L’otium du peuple

Ce qui est bien, quand on apprend par les journaux la mort de quelqu’un, c’est qu’on apprend souvent aussi son existence par la même occasion. De Bernard Stiegler je ne connaissais que le nom. Maintenant, j’en sais un peu plus, pour avoir lu sa nécrologie samedi dans Le Monde, ainsi qu’un fort intéressant article qu’il avait fait paraître dans le même journal en avril dernier, sur son expérience du confinement.
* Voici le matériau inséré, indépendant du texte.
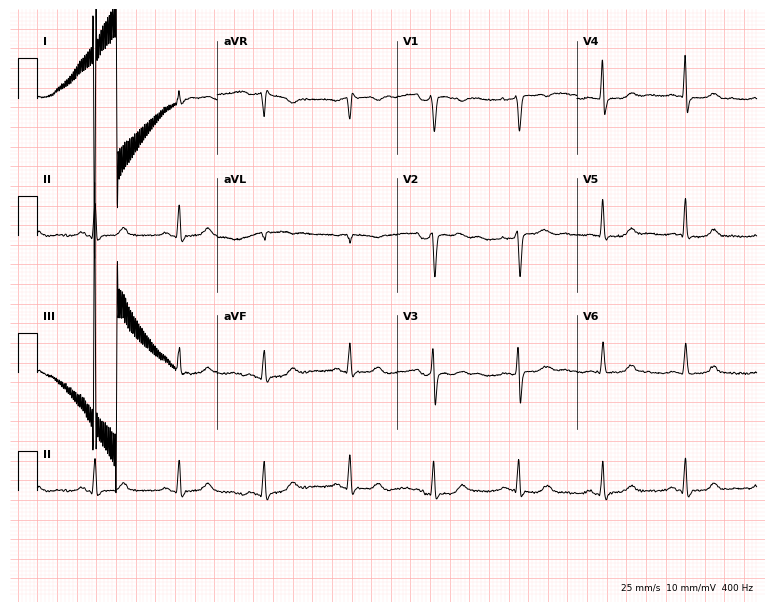
Electrocardiogram, a female patient, 62 years old. Of the six screened findings (first-degree AV block, right bundle branch block, left bundle branch block, sinus bradycardia, atrial fibrillation, sinus tachycardia), none is recorded.
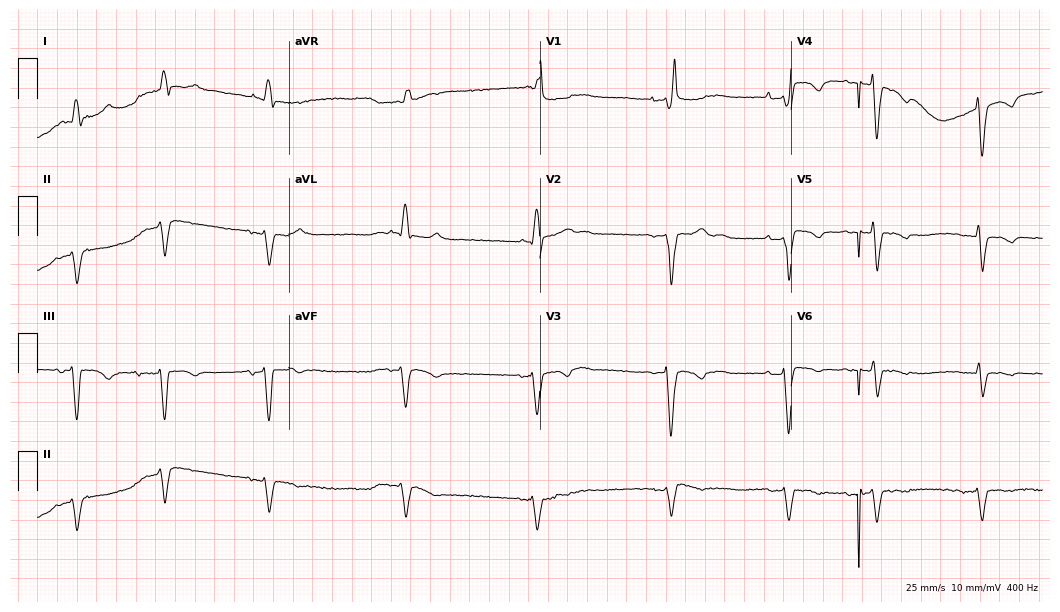
Standard 12-lead ECG recorded from a male patient, 82 years old. The tracing shows right bundle branch block.
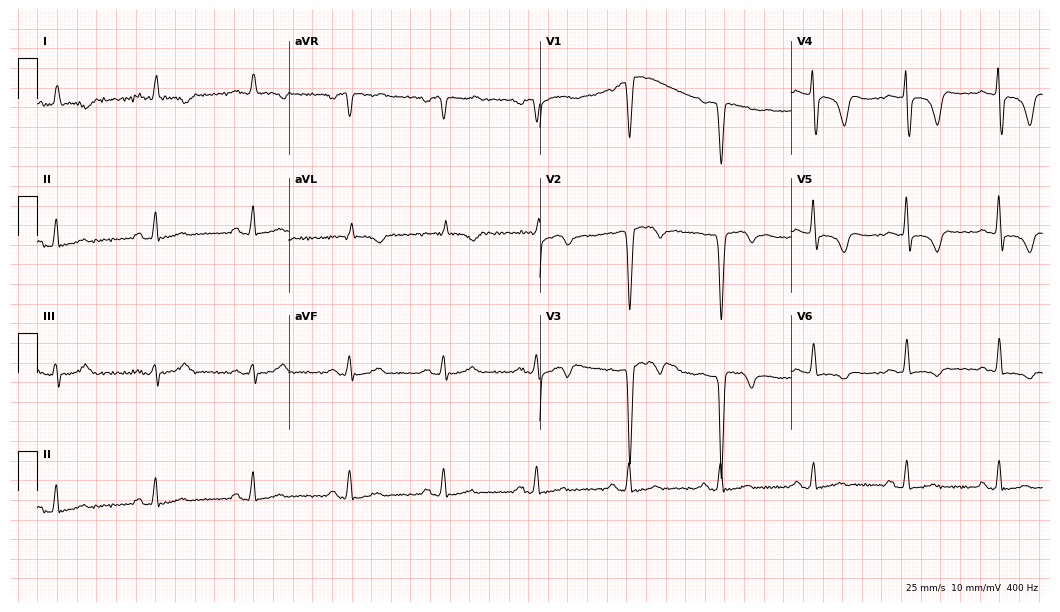
Resting 12-lead electrocardiogram. Patient: a man, 57 years old. None of these six findings is recorded: first-degree AV block, right bundle branch block, left bundle branch block, sinus bradycardia, atrial fibrillation, sinus tachycardia. Other findings, if any, are not listed.
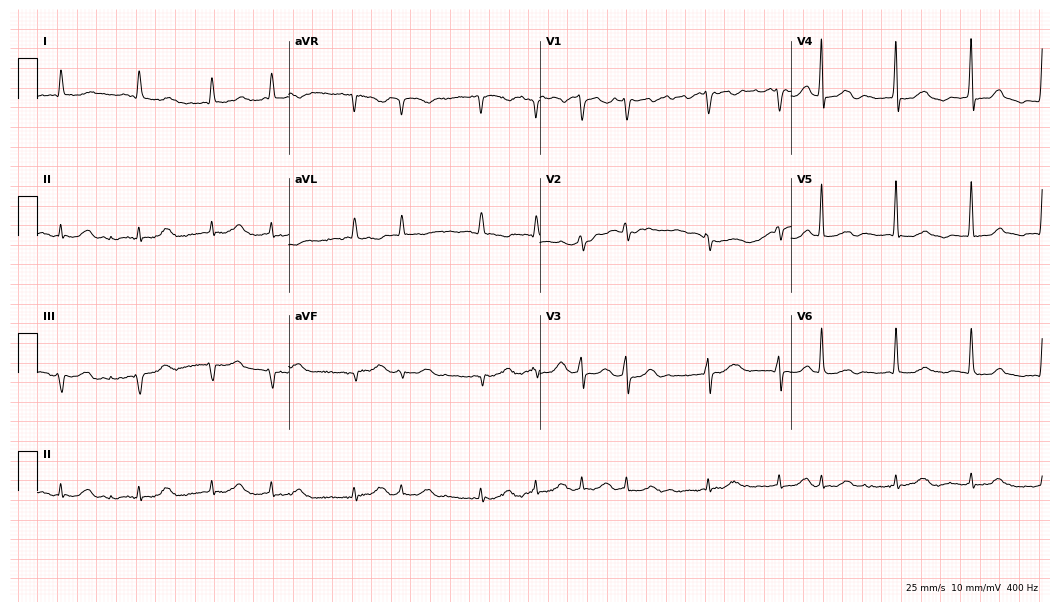
12-lead ECG from a female, 76 years old. Findings include atrial fibrillation.

Il voyait dans celui-ci « l’occasion d’une réflexion de très grande ampleur sur la possibilité et la nécessité de changer nos vies », et l’avènement éventuel de ce qu’il avait appelé un « otium du peuple » : « revalorisation du silence, des rythmes que l’on se donne, plutôt qu’on ne s’y plie, d’une pratique très parcimonieuse et raisonnée des médias et de tout ce qui, survenant du dehors, distrait l’homme d’être un homme. »

« Otium du peuple » ? L’idée m’a fait lever un sourcil. L’otium, c’est le temps non marchand, hors travail, celui qu’on ne vend pas pour de l’argent. Comment créer les conditions de sa popularisation ? Et comment s’y prendre pour le valoriser ? Une des pistes que proposait Stiegler consistait à s’inspirer du modèle des intermittents du spectacle, « qui ne trouvent des emplois intermittents que pour autant qu’ils cultivent un tel otium, c’est-à-dire une fructification de leurs singularités ».

Royal Clown Company © Christophe Raynaud de Lage

L’idée est séduisante (quoiqu’assez paradoxale à mon sens), c’est pourquoi je la reproduis ici, mais je me sens bien incapable d’y réfléchir plus avant. Pour reprendre mon mot de vendredi, je suis déjà trop nonchalant de la fructification de ma singularité propre pour prétendre approcher les moyens de développer celles des autres, et pour m’encombrer par surcroît de philosophie politique, pour laquelle je ne me reconnais ni goût ni talent.